Question

Eight drops of mercury of equal radii and possessing equal charges combine to form a big drop. The capacitance of bigger drop as compared to capacitance of each individual

• A. 8 times
• B. 32 times
• C. 2 times
• D. 16 times

Answer 1

Answer: (C)

2 times

Answer 2

The problem involves the combination of multiple small mercury drops to form a larger drop. We need to determine how the capacitance changes.

1. Relation between radii:

When $N$ small drops of radius $r$ combine to form one big drop of radius $R$, the total volume remains conserved.
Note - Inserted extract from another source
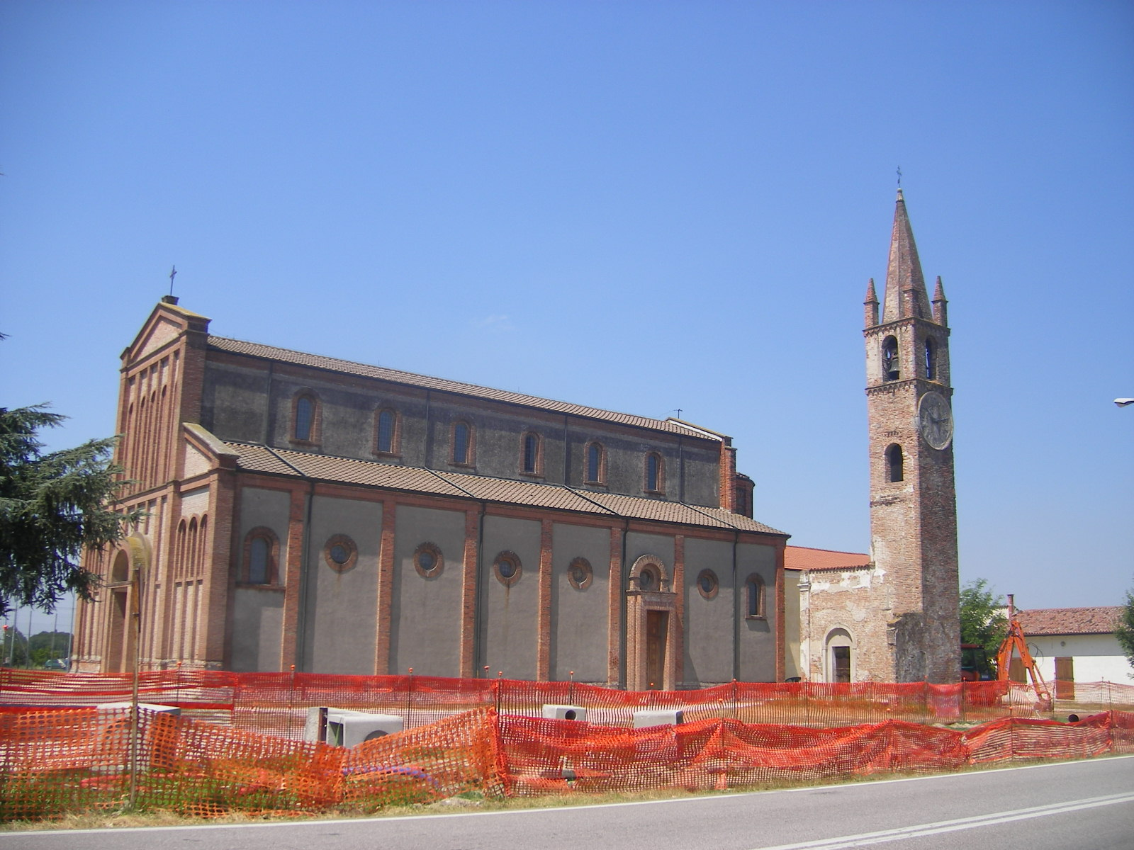 Bevilacqua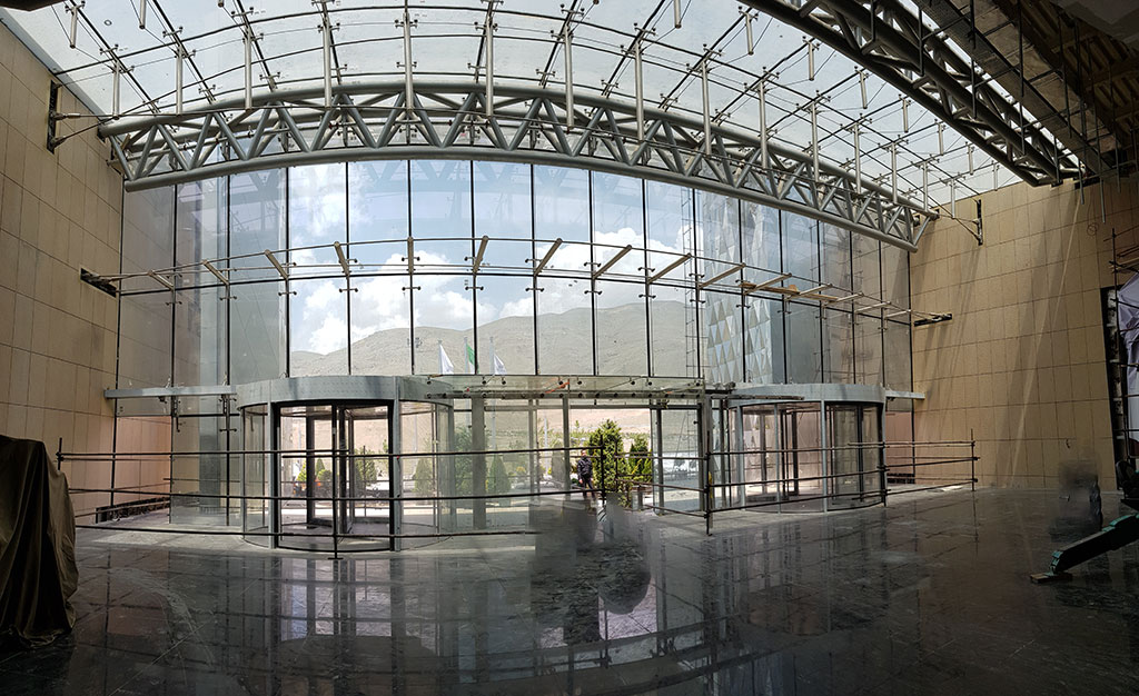 Iranmall

Given $N = 8$ small drops.

Volume of $N$ small drops = Volume of 1 big drop $N \cdot \frac{4}{3}\pi r^3 = \frac{4}{3}\pi R^3$ $8 \cdot \frac{4}{3}\pi r^3 = \frac{4}{3}\pi R^3$ $8r^3 = R^3$

Taking the cube root of both sides: $R = (8)^{\frac{1}{3}} \cdot r$ $R = 2r$

So, the radius of the big drop is twice the radius of a small drop.

2. Capacitance of a spherical conductor:

The capacitance $C$ of an isolated spherical conductor of radius $x$ in a medium of permittivity $\varepsilon$ (or $\varepsilon_0$ for vacuum/air) is given by: $C = 4\pi\varepsilon_0 x$

For a small drop: $C_{\text{small}} = 4\pi\varepsilon_0 r$

For the big drop: $C_{\text{big}} = 4\pi\varepsilon_0 R$

3. Comparison of capacitances:

Substitute $R = 2r$ into the equation for $C_{\text{big}}$: $C_{\text{big}} = 4\pi\varepsilon_0 (2r)$ $C_{\text{big}} = 2 \cdot (4\pi\varepsilon_0 r)$

Since $C_{\text{small}} = 4\pi\varepsilon_0 r$, we can write: $C_{\text{big}} = 2 \cdot C_{\text{small}}$

Therefore, the capacitance of the bigger drop is 2 times the capacitance of each individual small drop.